(Beginning of SOURCE DATA)
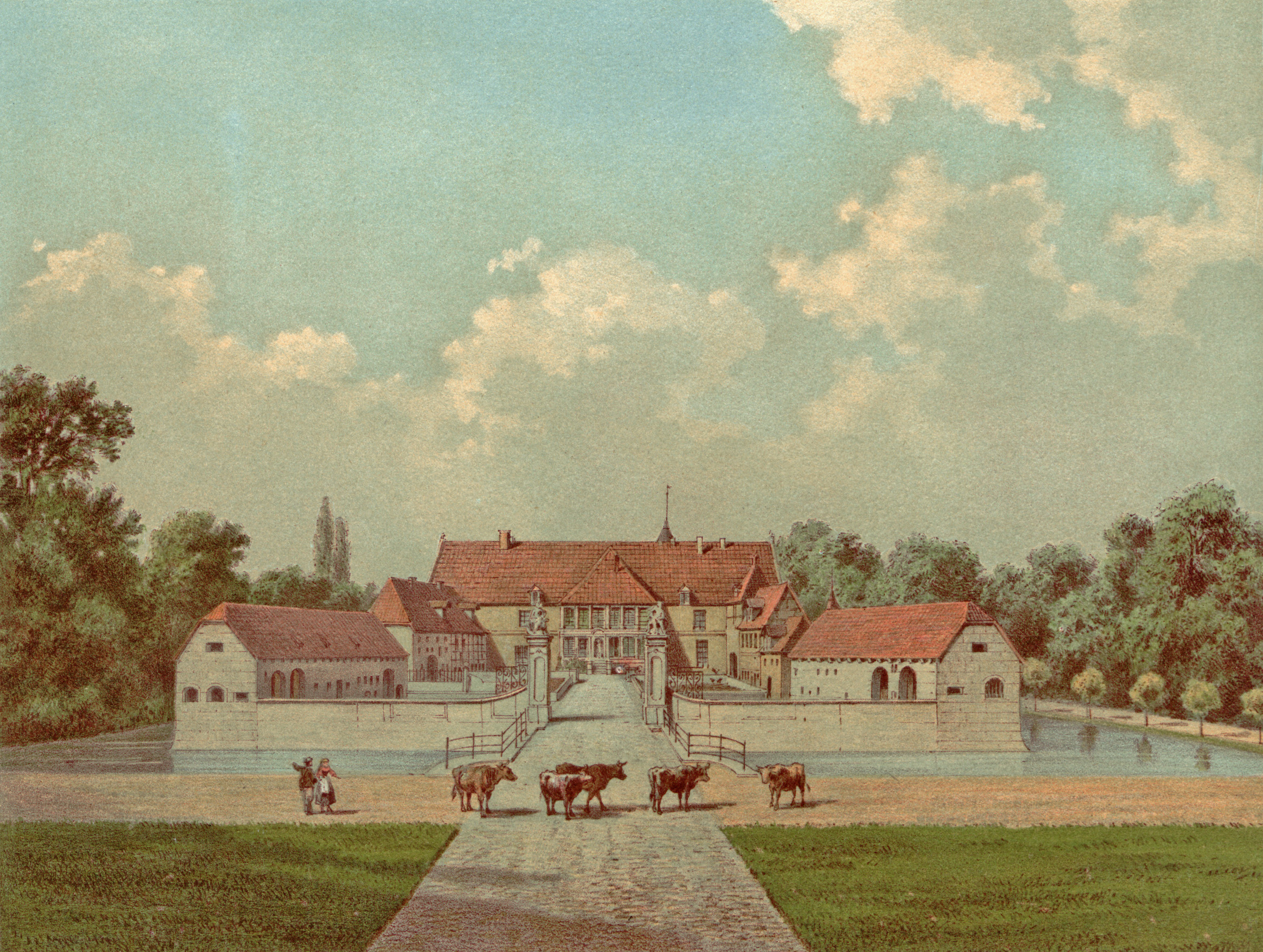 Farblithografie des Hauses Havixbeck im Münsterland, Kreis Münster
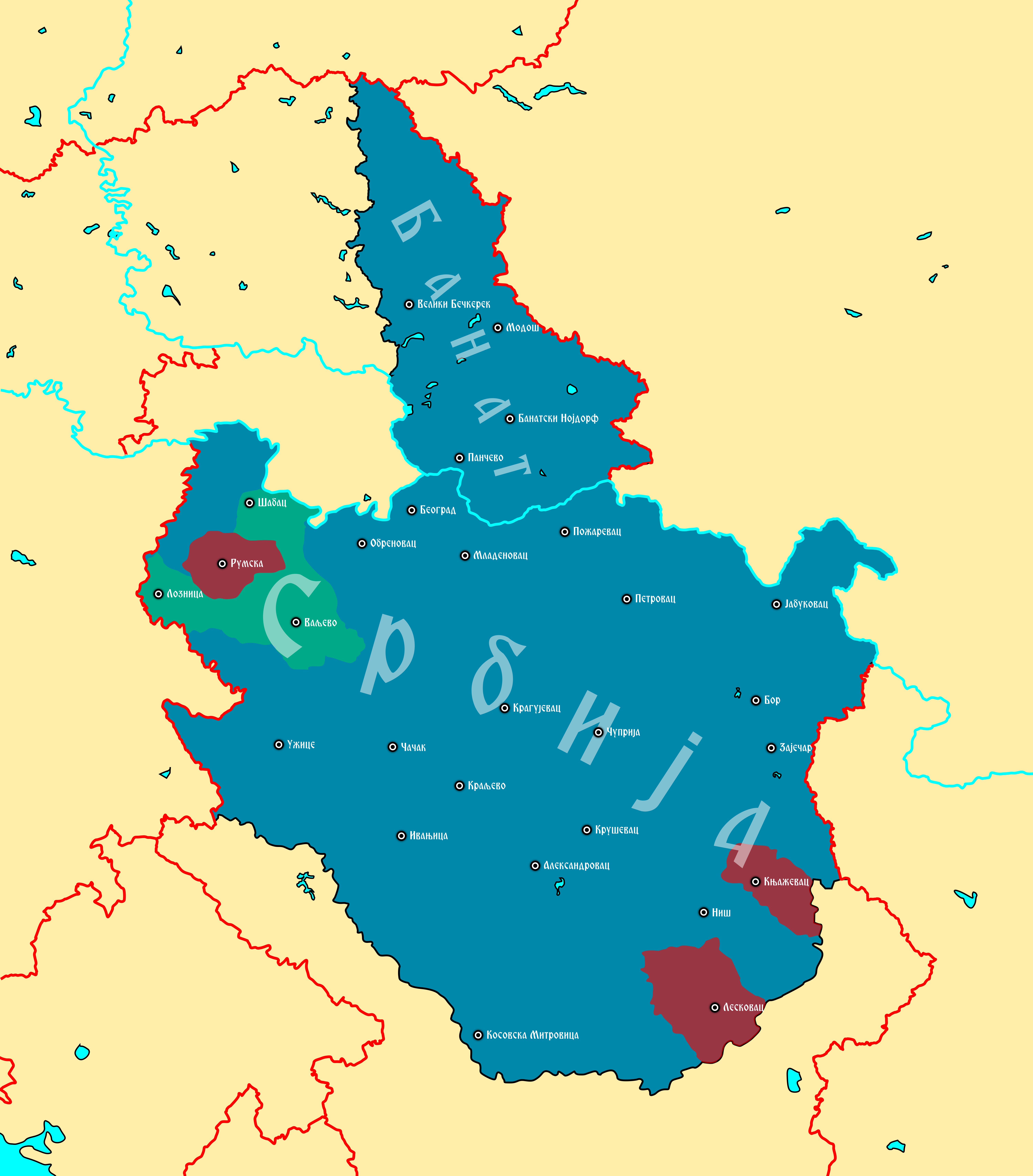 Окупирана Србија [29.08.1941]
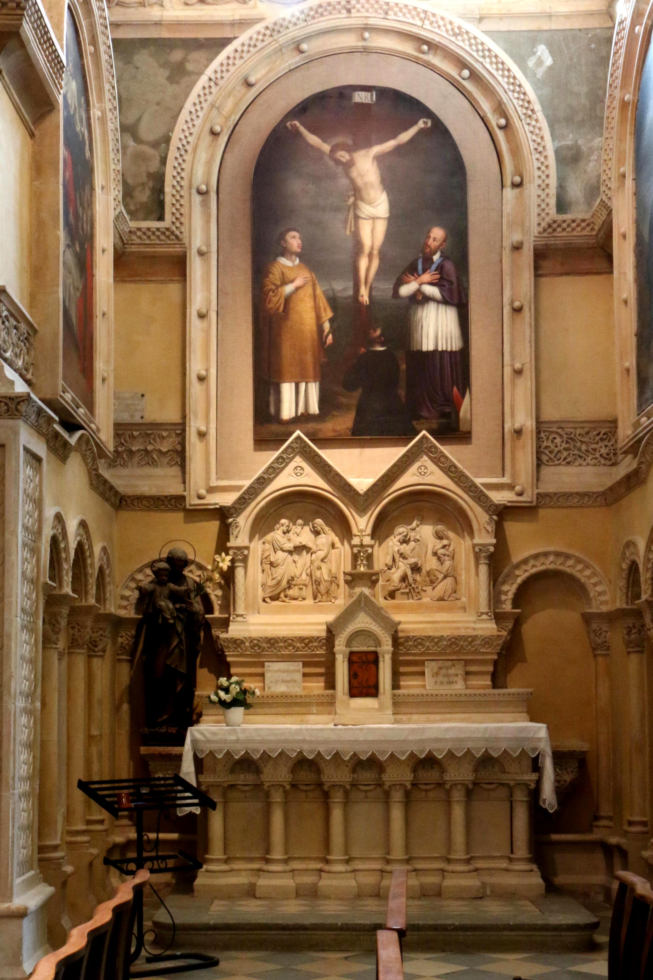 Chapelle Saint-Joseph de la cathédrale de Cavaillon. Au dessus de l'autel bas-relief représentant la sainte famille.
(End of SOURCE DATA)
__EXERCISE__:
Return the listing verbatim, pictures excluded.

__RESULT OF THE TASK__:
 Farblithografie des Hauses Havixbeck im Münsterland, Kreis Münster
 Окупирана Србија [29.08.1941]
 Chapelle Saint-Joseph de la cathédrale de Cavaillon. Au dessus de l'autel bas-relief représentant la sainte famille.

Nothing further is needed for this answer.